7 Smart Ways to Navigate Buying Bud
By Niki Ford
Let’s tip the needle from nervous to excited. Even with the ongoing legalization of medical and recreational cannabis, the stigma of purchasing still prevails.
So if you’re a wary first-timer, let’s clear the smoke for a fearless shopping and edible-making experience. Though laws vary from state to state, these seven pointers apply to most dispensary outings.
1. Do your homework
To start your adventure, check out websites, such as leafly.com and weedmaps.com, to learn about strains of marijuana available for purchase in your area. Some dispensaries even deliver. These sites also offer dispensary ratings compiled by users. The reviews link to dispensary websites, where you can read about cannabinoid levels, pricing and special offers.
2. Look beyond the strain
Understand the difference between smoking your flower versus cooking with it, says Vanessa Lavorato, co-host of Viceland’s “Bong Appetit” and founder of Marigold Sweets, a Los Angeles-based small-batch edibles company. The effects from ingesting cannabis are very different, she says. You shouldn’t necessarily expect the same results associated with smoking any given strain. “More so than looking at what the strain is, I would be looking at if it is dominant in THC or CBD, or if it has a lot of CBN in it,” says Lavorato. “Look at the cannabinoid profile rather than the variety.” For instance, one might choose a CBD-dominant strain for pain associated with irritable bowel syndrome and Crohn’s disease or a strain containing CBN for insomnia.
3. Suit yourself
Depending on the state, dispensaries range in size and style from high-end boutiques to superstores, which may also have separate entry areas for recreational and medicinal products. Whether you prefer a large selection, hard-to-find top-shelf weed, a low environmental footprint or full-spectrum “sun-grown” cannabis, you’ll have some sleuthing to do. Photos and reviews online can help. If you opt to buy premade cannabutter or canna oil, pay attention to the dose per serving, which tends to be much higher than the standard recipes in Kitchen Toke. If your state does not require shopping from only one dispensary, there’s an upside to visiting more than one. Many give free gifts to first-timers. No matter the type of dispensary, you’ll likely walk into a vestibule and encounter security personnel and a check-in desk. All dispensaries require identification, such as a driver’s license, and they will log your visit. For medicinal cannabis, you’ll need to show proof of a doctor’s approval. In most scenarios, medical marijuana patients pay lower taxes and have access to strains with higher percentages of THC.

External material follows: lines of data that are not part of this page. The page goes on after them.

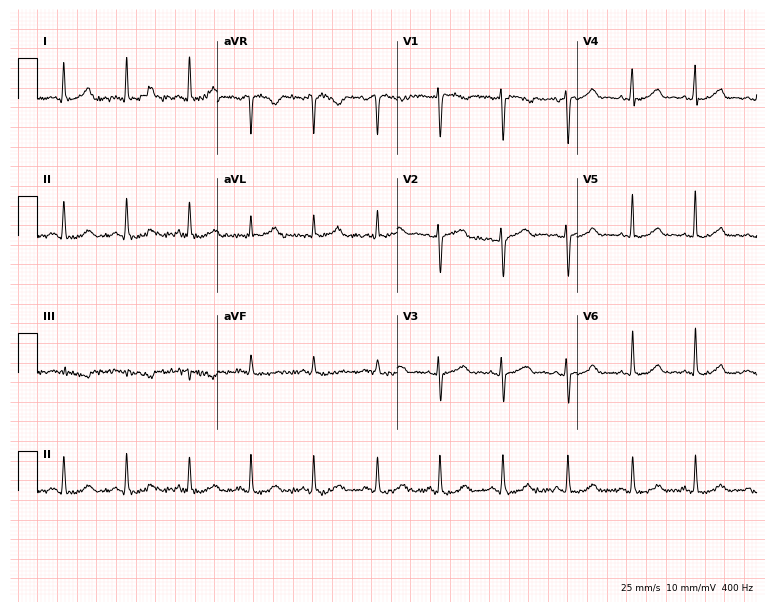
ECG — a 45-year-old female patient. Labelled as a normal ECG.
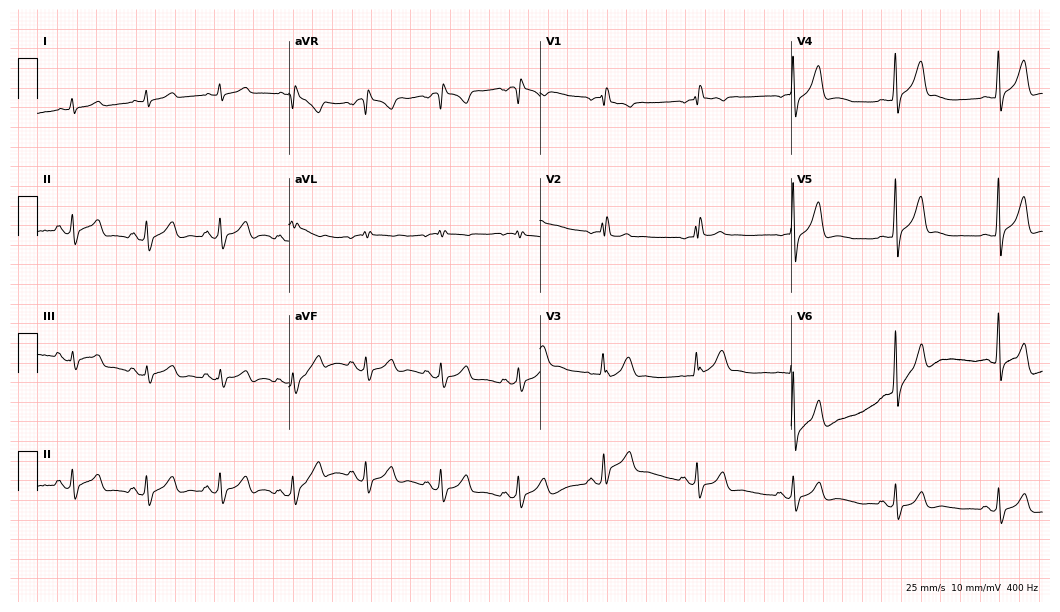
ECG — a male patient, 45 years old. Screened for six findings — first-degree AV block, right bundle branch block, left bundle branch block, sinus bradycardia, atrial fibrillation, sinus tachycardia — none is recorded.
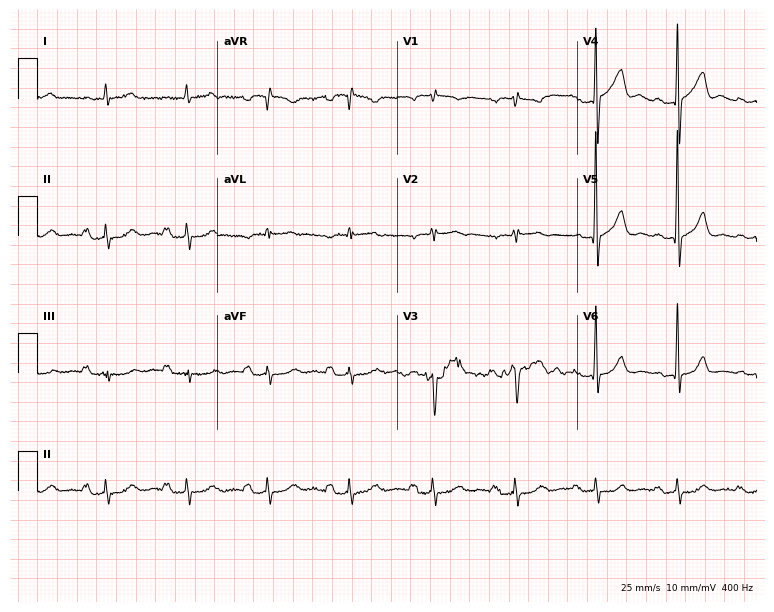
Electrocardiogram, a male patient, 66 years old. Of the six screened findings (first-degree AV block, right bundle branch block, left bundle branch block, sinus bradycardia, atrial fibrillation, sinus tachycardia), none is recorded.
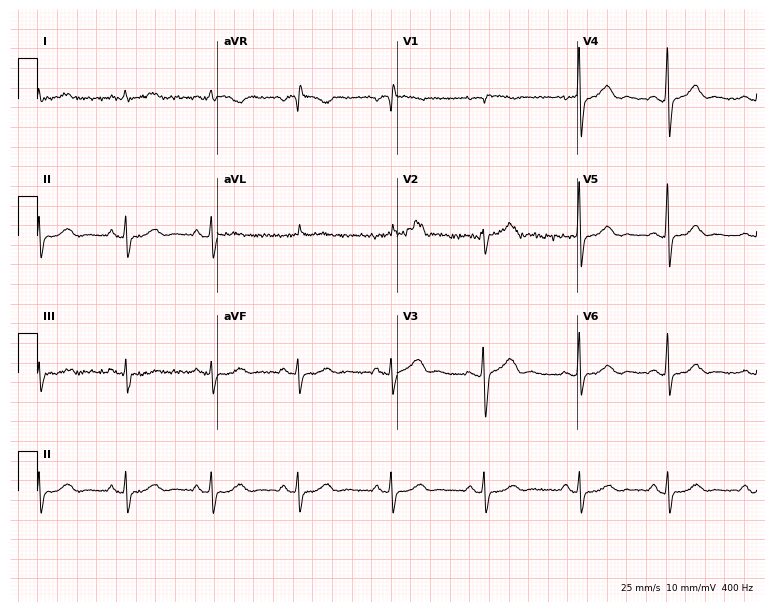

4. Be upfront with your budtender
At some point, you will end up dealing with a budtender. Budtenders are experts in cannabis who offer suggestions based on your needs. They’ll also pull product for you and ring up your order. They can only be as good as the information you provide, so don’t hold back. Be up-front about your purpose, ailments and concerns. A good budtender will answer your questions with confidence, make appropriate product recommendations and put you at ease.
5. Use your sniffer
When you choose a strain, consider the terpenes, the fragrant oils that give cannabis its aromatic diversity. Generally, “whatever smells good is gonna taste good. Just follow your nose in the kitchen,” Lavorato says. “Choose flower for your recipes that smells delicious to you.” Sometimes the name of a strain reflects the flavor. Sour Diesel, for example, has an assertive citrusy scent, making it ideal for making a cannabutter for seafood, a vinaigrette or a lemony dessert, but not so much for a brownie. Blue Dream, however, which has a sweet, berrylike scent, pairs nicely with myriad foods, from brownies and ranch dressing to green smoothies and spicy shrimp.
6. Channel Goldilocks
Since individual reactions to cannabis vary, a one-size- fits-all dosing formula does not exist. Take a lesson from the intrepid Goldilocks: Approach the unknowns around dosing with caution and accept that a little disappointment or even discomfort is likely to get to “just right.” For starters, purchase one strain dominant in THC and another dominant in CBD. Test edibles made with these strains on different days so that you can familiarize yourself with how the THC and CBD function in your body, using this experiment to help reach the desired results.
7. Determine strength
Cannabis has higher amounts of THC today than in the past. At one Los Angeles dispensary, it ranged from 14.1 to 26.5 percent. A good budtender can help you determine the right percentage of THC depending on what you want to accomplish. See page 97 for a formula to calculate the strength of a dose. That said, Lavorato thinks that 10 mg is an approachable, tolerable dose for most people, but suggests that a dose as low as 2 mg is a good idea for a first-timer.
“Be very patient,” Lavorato says. “Our society has a tendency to want immediate results, especially with edibles. Maybe the first time you don’t get high enough, but that’s so much better than getting too high. You can always eat more, you can never eat less. If you put a gram of flower into a batch of one dozen cookies, at the very least, you will know how much stronger you want to make them.”